Representatives from Aurora Home Hardware, Backyard Pool and Spa, Omars Shoes, and Promotional Marketing got in their morning workout struggling to make the bell work its magic, but it was all for a good cause as they joined Prime Data Inc. and Remax’s Susan Cowen Team as the foundation members of the 5-50-500 Campaign.

To mark their fifth anniversary, the Aurora Cultural Centre has reached out to 50 local businesses for a contribution of $500. They hope to raise $25,000 by the end of this year to support their family activities, concerts, heritage programs, and other activities that are provided free of charge to the community.

“We are very dependent on the funds that are greater than those we can raise through our own initiatives,” said Laura Schembri, Executive Director of the Aurora Cultural Centre. “This is the first time we have actually gone out to our businesses with a program really explaining our need for support. We are in this beautiful building here that is beautifully cared for by the Town. We are very successful with the number of people who come through but the reality is we can’t do it all ourselves. Here are examples of leading local businesses that have stepped up to support us in our time of need and responding to our request.”

For the sponsors who gathered to ring the bell to signal their contributions last week, the opportunity to support the Cultural Centre was an opportunity to become involved in the community in a different way.

“We just feel it is so important to be good corporate citizens and just to be part of the community,” said Raz Khamissa of Omars. “The community supports us and we want to support the community back. We have been to events here, so we see the worth in having a Cultural Centre. I come from the sports side of things and you normally think sports is everything to everybody, but you have to have a well-rounded Town and this is what the Aurora Cultural Centre provides.”
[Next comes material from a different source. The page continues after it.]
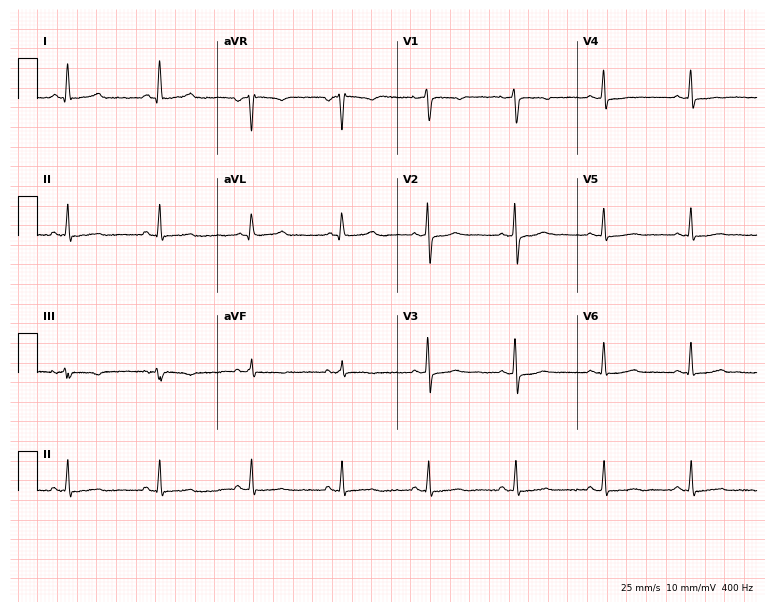
Electrocardiogram (7.3-second recording at 400 Hz), a female patient, 51 years old. Of the six screened findings (first-degree AV block, right bundle branch block, left bundle branch block, sinus bradycardia, atrial fibrillation, sinus tachycardia), none is recorded.
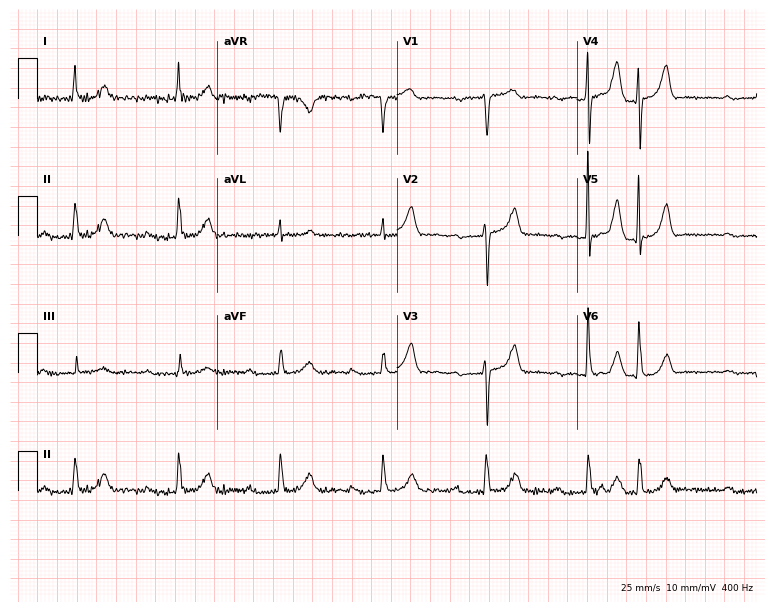
Resting 12-lead electrocardiogram (7.3-second recording at 400 Hz). Patient: an 80-year-old woman. None of these six findings is recorded: first-degree AV block, right bundle branch block, left bundle branch block, sinus bradycardia, atrial fibrillation, sinus tachycardia.

A similar insight was offered by Robin Taylor-Smith of Promotional Marketing: “Sports gets a lot of funding and I don’t think that arts necessarily gets the support they need, so we are quite willing to help out where we can. It is a very necessary building and cultural expression to have in our community.”
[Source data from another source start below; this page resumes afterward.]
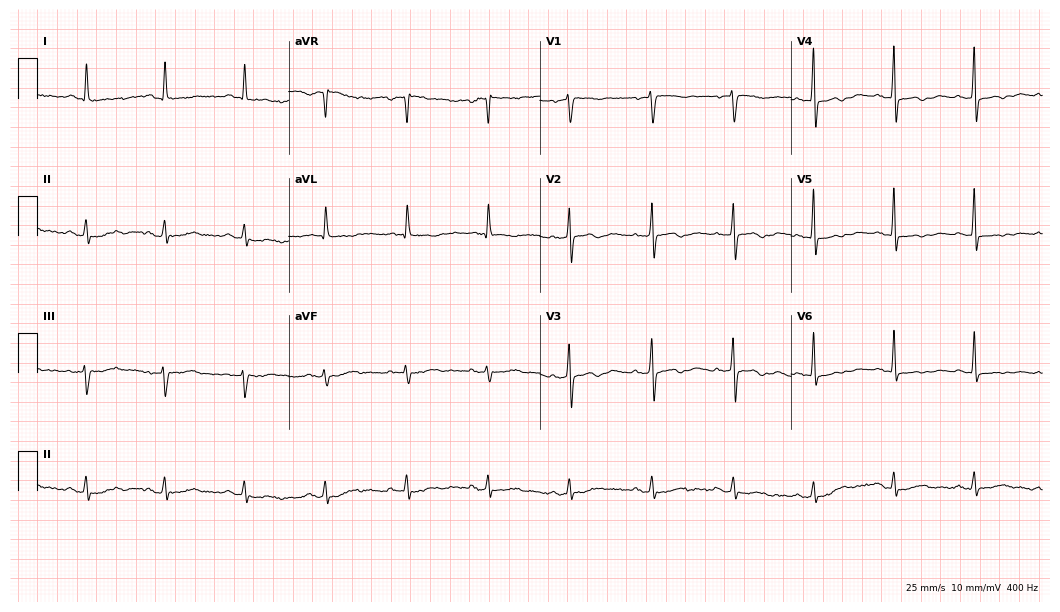
Electrocardiogram (10.2-second recording at 400 Hz), a woman, 83 years old. Of the six screened findings (first-degree AV block, right bundle branch block, left bundle branch block, sinus bradycardia, atrial fibrillation, sinus tachycardia), none is recorded.
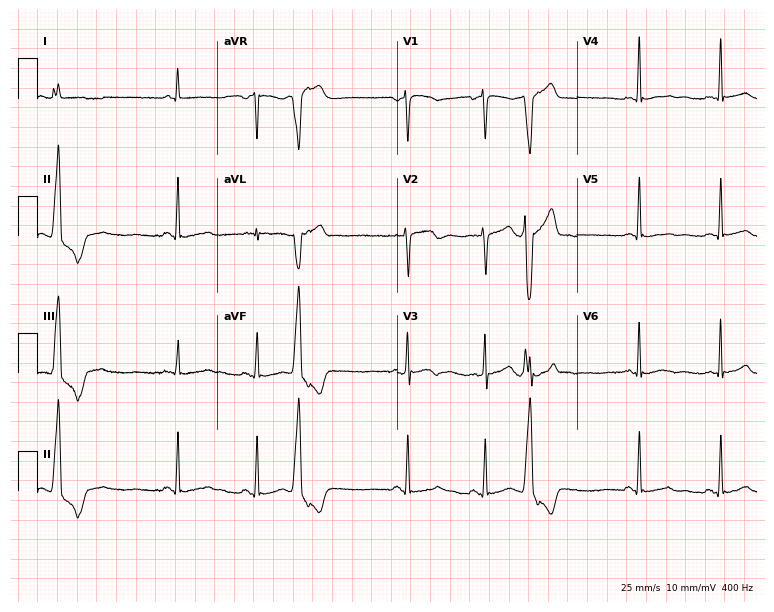
Standard 12-lead ECG recorded from a 44-year-old woman. None of these six findings is recorded: first-degree AV block, right bundle branch block (RBBB), left bundle branch block (LBBB), sinus bradycardia, atrial fibrillation (AF), sinus tachycardia.
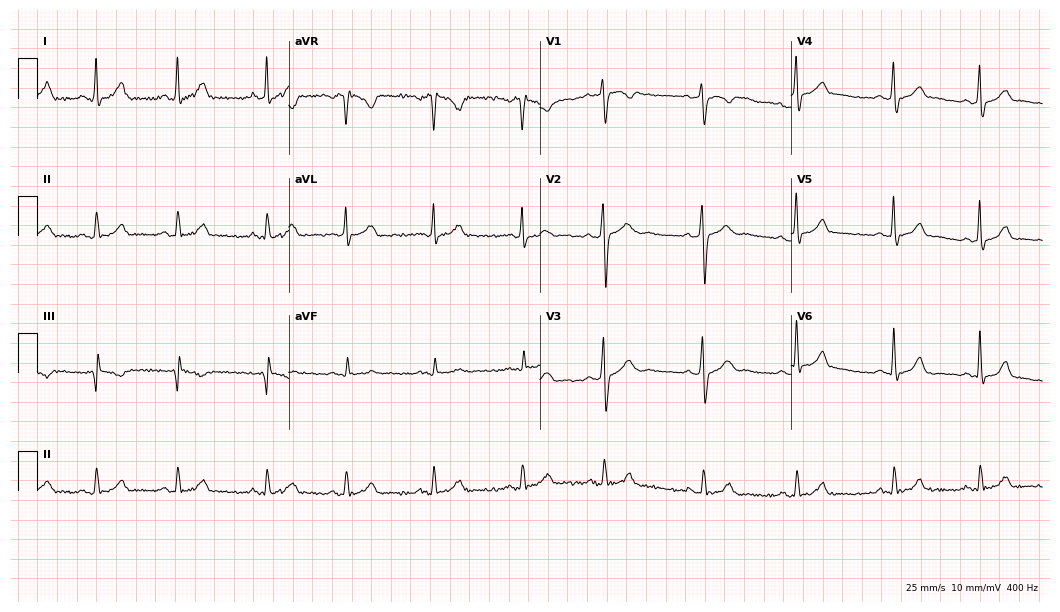
12-lead ECG from a male patient, 24 years old (10.2-second recording at 400 Hz). Recorded interpretation: within normal limits.

The owners of Backyard Pool have always been supportive of community initiatives through their 22 years in business, noted the company’s Richard West, while Mr. Barfitt said it was “great” to support an initiative which has found such a great fit within the building as a hub of cultural arts.

Although she was unable to attend Friday’s brief ceremony, Ms. Cowen was one of the first businesses to answer the call. In a statement, she said she was “proud to support the Aurora Cultural Centre, a worthwhile local facility that caters to the interests of all residents, both children and adults alike and, at the same time, helps to preserve the heritage of beautiful Downtown Aurora.”